第4話

やっぱり今日も朝からいっぱいの蝉の声で、僕は目が覚めた。考え事しながら、いつの間にか寝ちゃってたようだ。何か色々思いついてた事があったみたいな気もするけど、眠気の中で思いついた事はすっかり忘れてしまった気がする。


「ちょっとくらい宿題やったのー?」

「うん!帰ってからするー!」

リュックに水筒とお菓子を詰め込んで、家を出た。今日は蝉を捕るつもりもなかったけど、捕虫網を持って、おかあさんに適当な返事をして、僕は山へ向かう。


よかぜが向かった空を見上げて走り出して、捕虫網が倒れていた道を跳ねるように走る。野良仕事を始めているおじさんやおばあさんが「おはよう、そうすけ。また、山へ行くのか?」「気をつけて行くんだぞ」と声をかけてくれる。僕も「おはよう。昨日はスズメバチも見なかったよ」と返す。二人の変なおじさんには会ったけど、なんて思いながら。


一匹の蝉の声が、例えば落ちた葉っぱくらいの軽さのものなら動かせるくらいの力を持っていたなら、きっと僕はこの山に入れない。たくさんの蝉の声で、僕は跳ね返されてしまうだろう。だけど、蝉の声にはそんな力もなく、僕は山に入り、昨日の大木を目指す。

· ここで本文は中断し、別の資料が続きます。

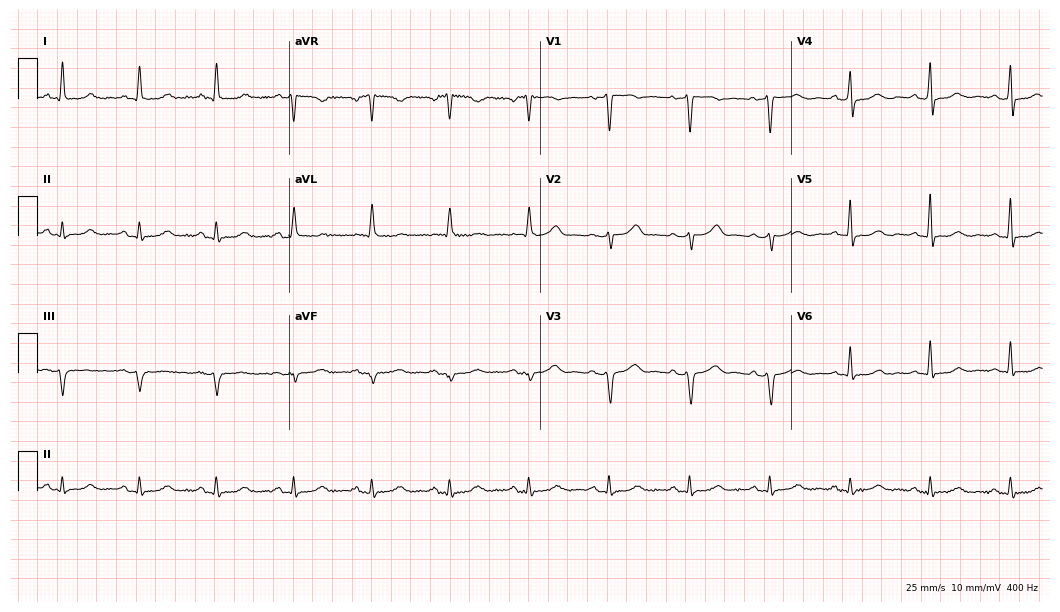
Resting 12-lead electrocardiogram (10.2-second recording at 400 Hz). Patient: a female, 51 years old. None of these six findings is recorded: first-degree AV block, right bundle branch block, left bundle branch block, sinus bradycardia, atrial fibrillation, sinus tachycardia.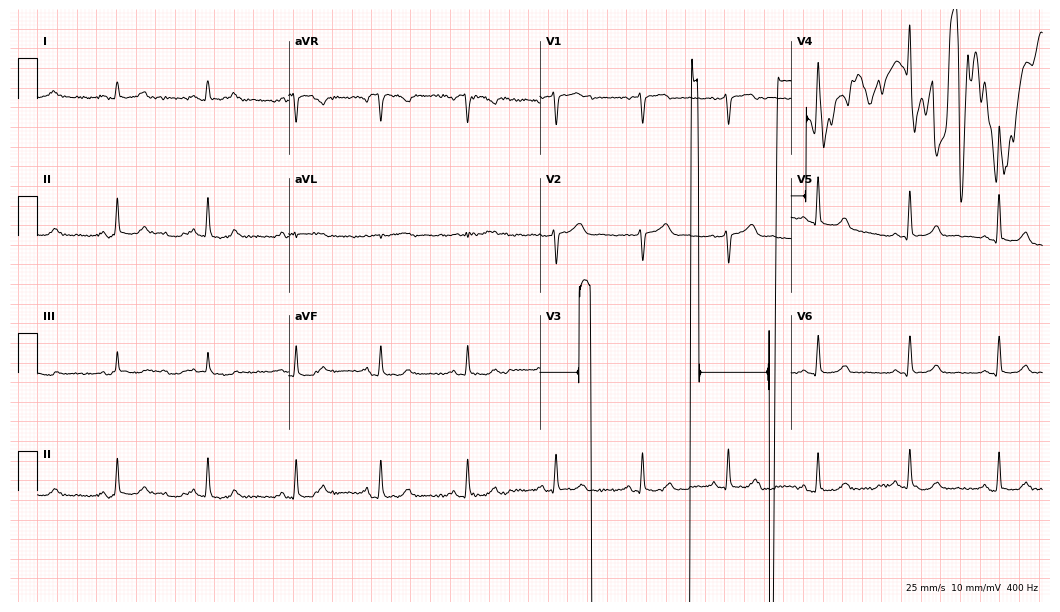
12-lead ECG from a female patient, 61 years old. Screened for six findings — first-degree AV block, right bundle branch block (RBBB), left bundle branch block (LBBB), sinus bradycardia, atrial fibrillation (AF), sinus tachycardia — none is recorded. Other findings, if any, are not listed.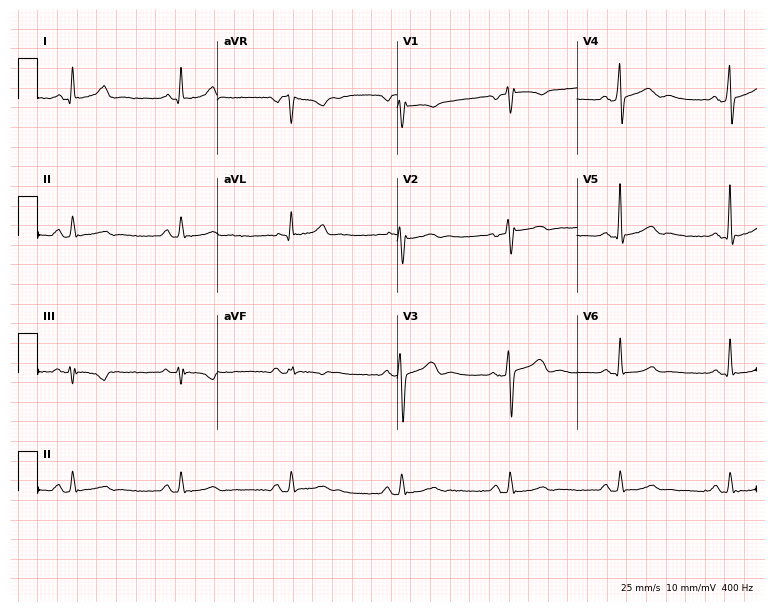
Standard 12-lead ECG recorded from a male, 50 years old (7.3-second recording at 400 Hz). None of these six findings is recorded: first-degree AV block, right bundle branch block (RBBB), left bundle branch block (LBBB), sinus bradycardia, atrial fibrillation (AF), sinus tachycardia.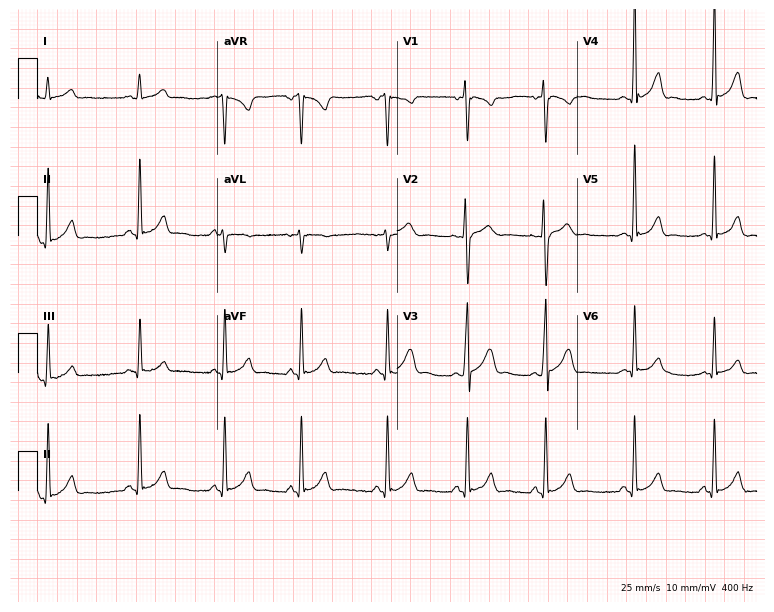
12-lead ECG from a male patient, 17 years old (7.3-second recording at 400 Hz). Recorded interpretation: within normal limits.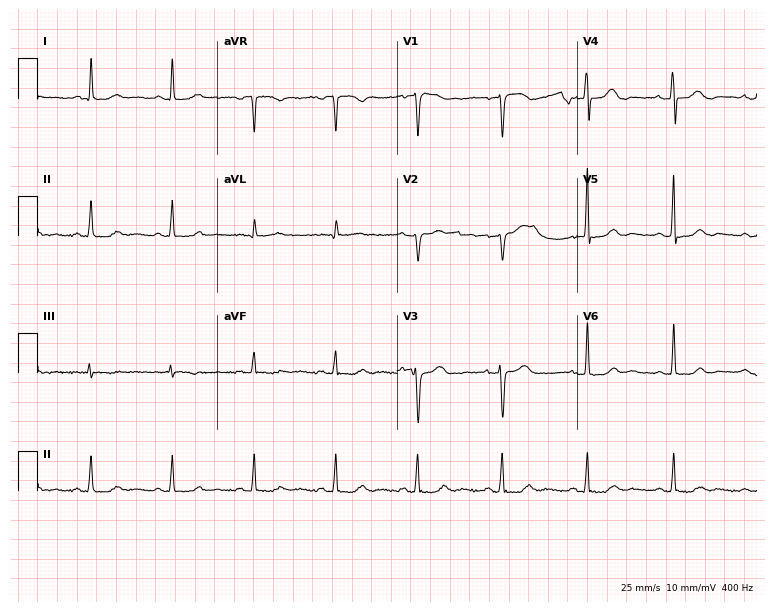
Resting 12-lead electrocardiogram. Patient: a 45-year-old woman. None of these six findings is recorded: first-degree AV block, right bundle branch block (RBBB), left bundle branch block (LBBB), sinus bradycardia, atrial fibrillation (AF), sinus tachycardia. Findings outside these six are not listed.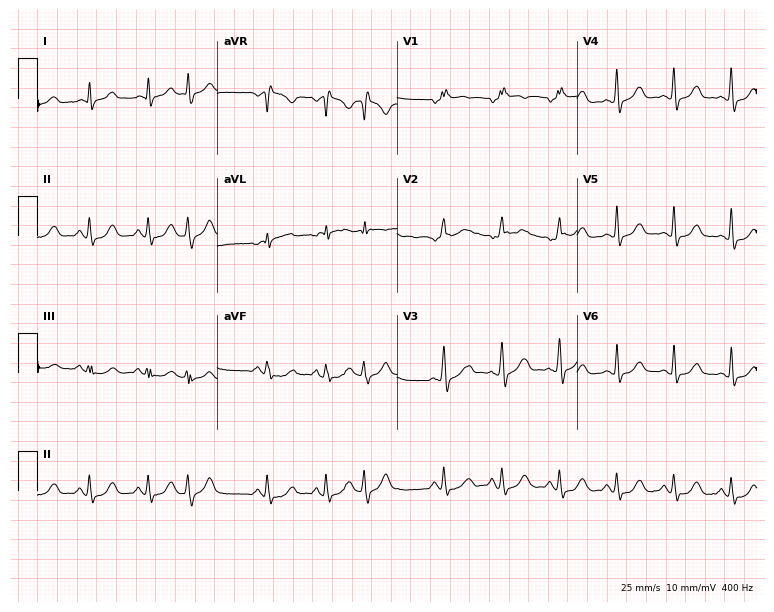
12-lead ECG from a 61-year-old male. No first-degree AV block, right bundle branch block, left bundle branch block, sinus bradycardia, atrial fibrillation or sinus tachycardia recorded for this tracing.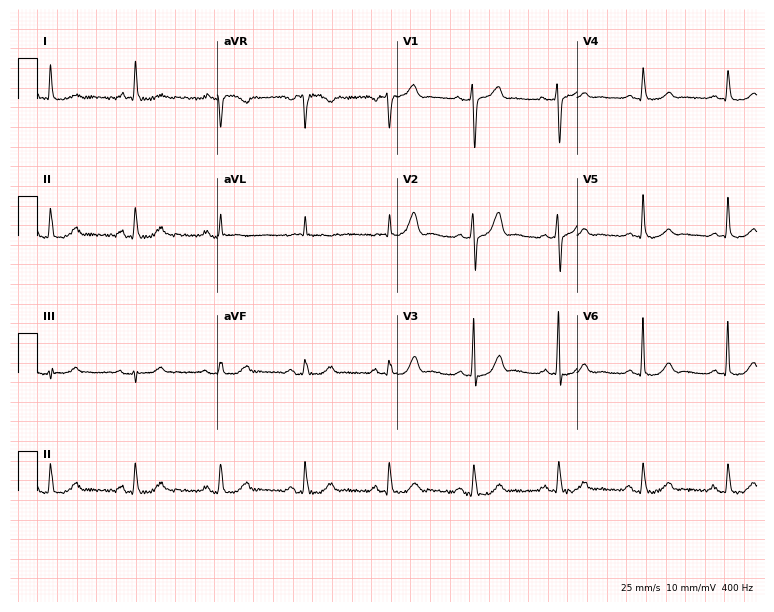
12-lead ECG from a 76-year-old man. Screened for six findings — first-degree AV block, right bundle branch block, left bundle branch block, sinus bradycardia, atrial fibrillation, sinus tachycardia — none is recorded. Findings outside these six are not listed.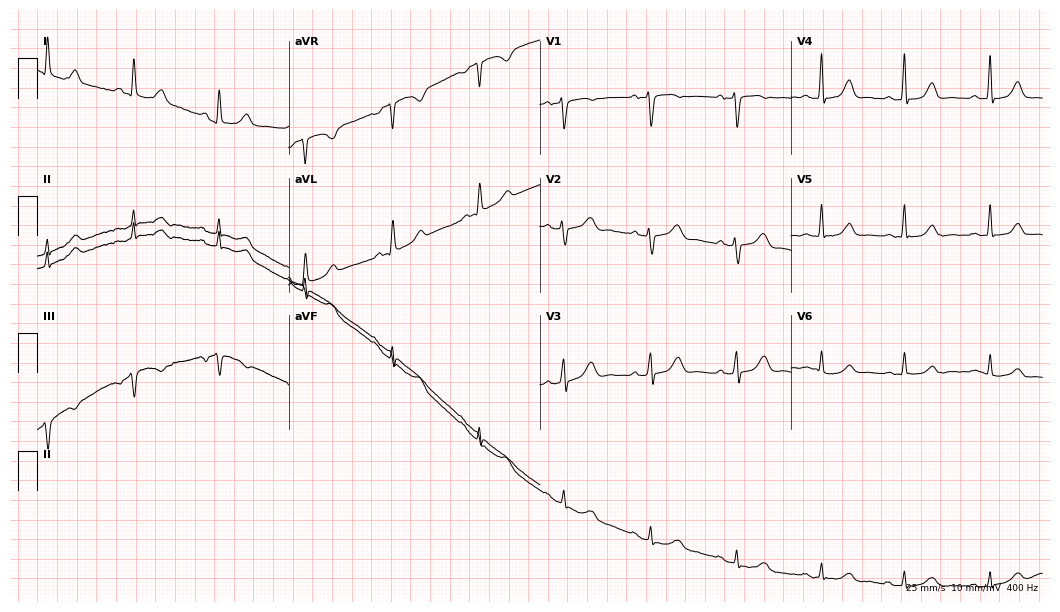
Standard 12-lead ECG recorded from a 63-year-old woman. Read as a normal ECG.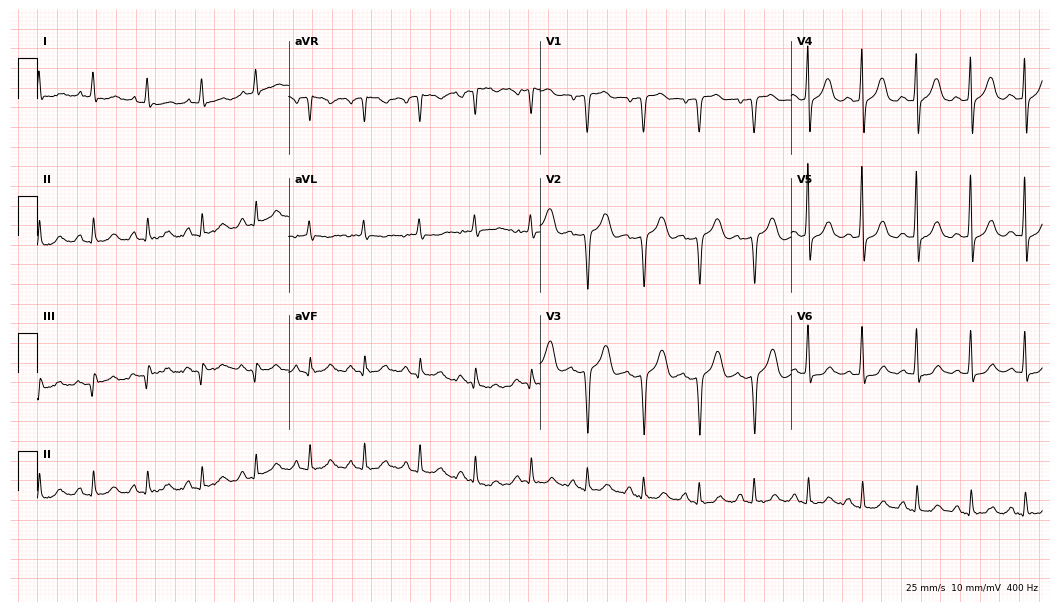
ECG — a female patient, 76 years old. Screened for six findings — first-degree AV block, right bundle branch block (RBBB), left bundle branch block (LBBB), sinus bradycardia, atrial fibrillation (AF), sinus tachycardia — none is recorded. Findings outside these six are not listed.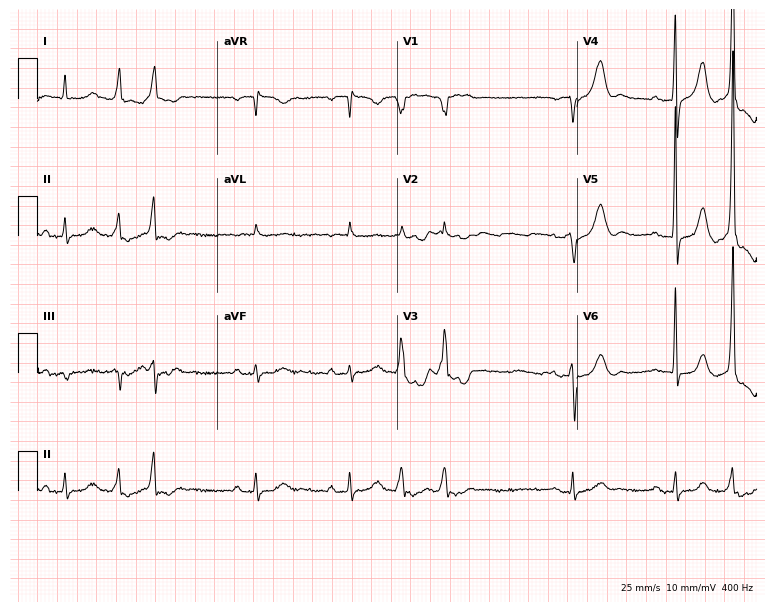
Electrocardiogram (7.3-second recording at 400 Hz), a 77-year-old male patient. Of the six screened findings (first-degree AV block, right bundle branch block (RBBB), left bundle branch block (LBBB), sinus bradycardia, atrial fibrillation (AF), sinus tachycardia), none is recorded.

あった。あの木だ。僕はその木に駆け寄る。と、ドスンと後ろで音がした。振り返るとひるがいた。着地した直後の姿勢なのだろう、しゃがんで僕を見ている。すぐに立ち上がって、僕に近寄ってきた。

「こんにちは。昨日はあの後……」

「よかぜに、教えたのか!」

僕が言い終わらないうちに、ひるは怒った調子で聞いてきた。

「え、何を?」

分かってる、木の洞の事に違いない。

「あの木の洞の事だ!」

「う、うん……」

あまりの剣幕に僕はとぼける事も出来なかった。

「あぁ……なんということだ」

ひるは手で顔を覆いながらそう言った。


どれくらい時間が経っただろう。よろよろと歩いてあの洞の横に座り込んだひるは、じっと動かないでいる。顎を引いているのか、大きな帽子の鍔に隠れて顔は見えない。

「よかぜとは話をしたのか?」

座る事も出来ずに立っていた僕に、ひるはポツリと声を掛けてきた。帽子の鍔の向こうから。

「う、うん。……天狗とかなんとか言ってた」

「ああ。この国では天狗と呼ばれていた。随分昔のことだがな」

「……ひるとよかぜがそっくりだって言ったら、嫌そうな顔をしてたよ」

何かを話さなきゃならないような気がして、僕は思いついた事を口にしていた。

「そうだろうな……。……、私とよかぜは元は一人だった」

「え?」

「一人の人間が、ひる、と、よかぜ、という二人に分かれたんだ」

「双子、じゃなかったの?」

僕がそう言うと、ひるはプッと吹き出し、空を仰いで笑った。ようやく顔が見れた。でも、顔色はすこしだけ、青白くも見える。

「そうだったら、まだ、マシだったのかもなー」

乾いた笑いの後に、ひるはポツリとそう言った。